WHAT IS REQUIRED
Give the data again exactly, without its images.

** DATA FOR REVIEW follows **

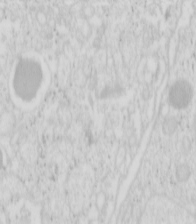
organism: Mouse
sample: Pancreas
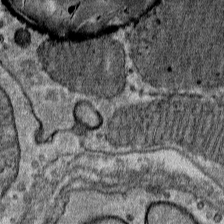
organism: Mouse
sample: Mouse Salivary gland
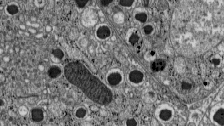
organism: C57BL Mouse
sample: Pancreatic islet
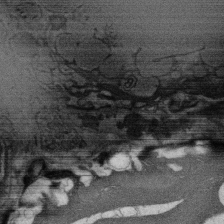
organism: Rat
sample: Salivary granule
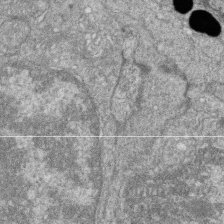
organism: Zebrafish
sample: Cilia; retinal pigment epithelium
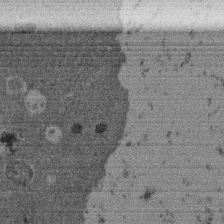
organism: Mouse
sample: Dividing mouse embryo 1 cell stage
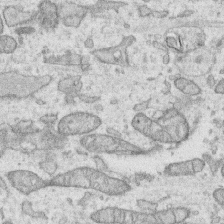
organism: Human
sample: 1205lu cells
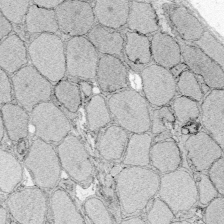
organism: Zebrafish
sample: Whole-Brain
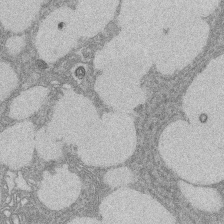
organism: Rat
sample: Salivary granule
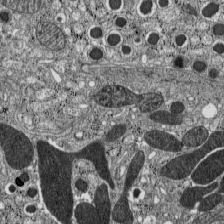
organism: C57BL Mouse
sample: Pancreatic islet
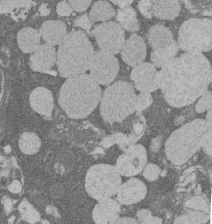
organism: Rat
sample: Salivary granule
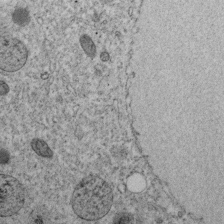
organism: C. elegans
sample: C. elegans embryo early stage
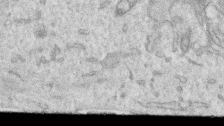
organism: Human
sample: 1205lu cells
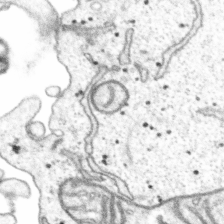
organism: Human
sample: HeLa cells
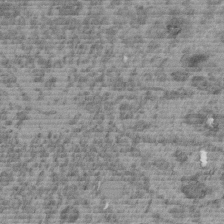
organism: C. elegans
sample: C. elegans embryo early stage
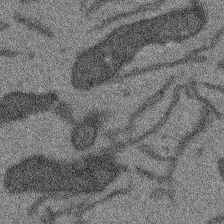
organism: Arabidopsis thaliana
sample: Root tip
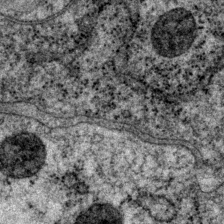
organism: P. pacificus
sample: Pharynx
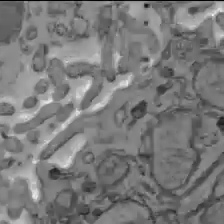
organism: C57BL Mouse
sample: Liver
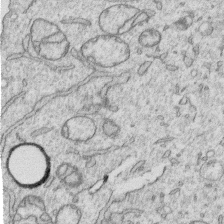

** End of DATA FOR REVIEW **

WRITTEN ANSWER
organism: Mouse
sample: Pancreas
organism: Mouse
sample: Mouse Salivary gland
organism: C57BL Mouse
sample: Pancreatic islet
organism: Rat
sample: Salivary granule
organism: Zebrafish
sample: Cilia; retinal pigment epithelium
organism: Mouse
sample: Dividing mouse embryo 1 cell stage
organism: Human
sample: 1205lu cells
organism: Zebrafish
sample: Whole-Brain
organism: Rat
sample: Salivary granule
organism: C57BL Mouse
sample: Pancreatic islet
organism: Rat
sample: Salivary granule
organism: C. elegans
sample: C. elegans embryo early stage
organism: Human
sample: 1205lu cells
organism: Human
sample: HeLa cells
organism: C. elegans
sample: C. elegans embryo early stage
organism: Arabidopsis thaliana
sample: Root tip
organism: P. pacificus
sample: Pharynx
organism: C57BL Mouse
sample: Liver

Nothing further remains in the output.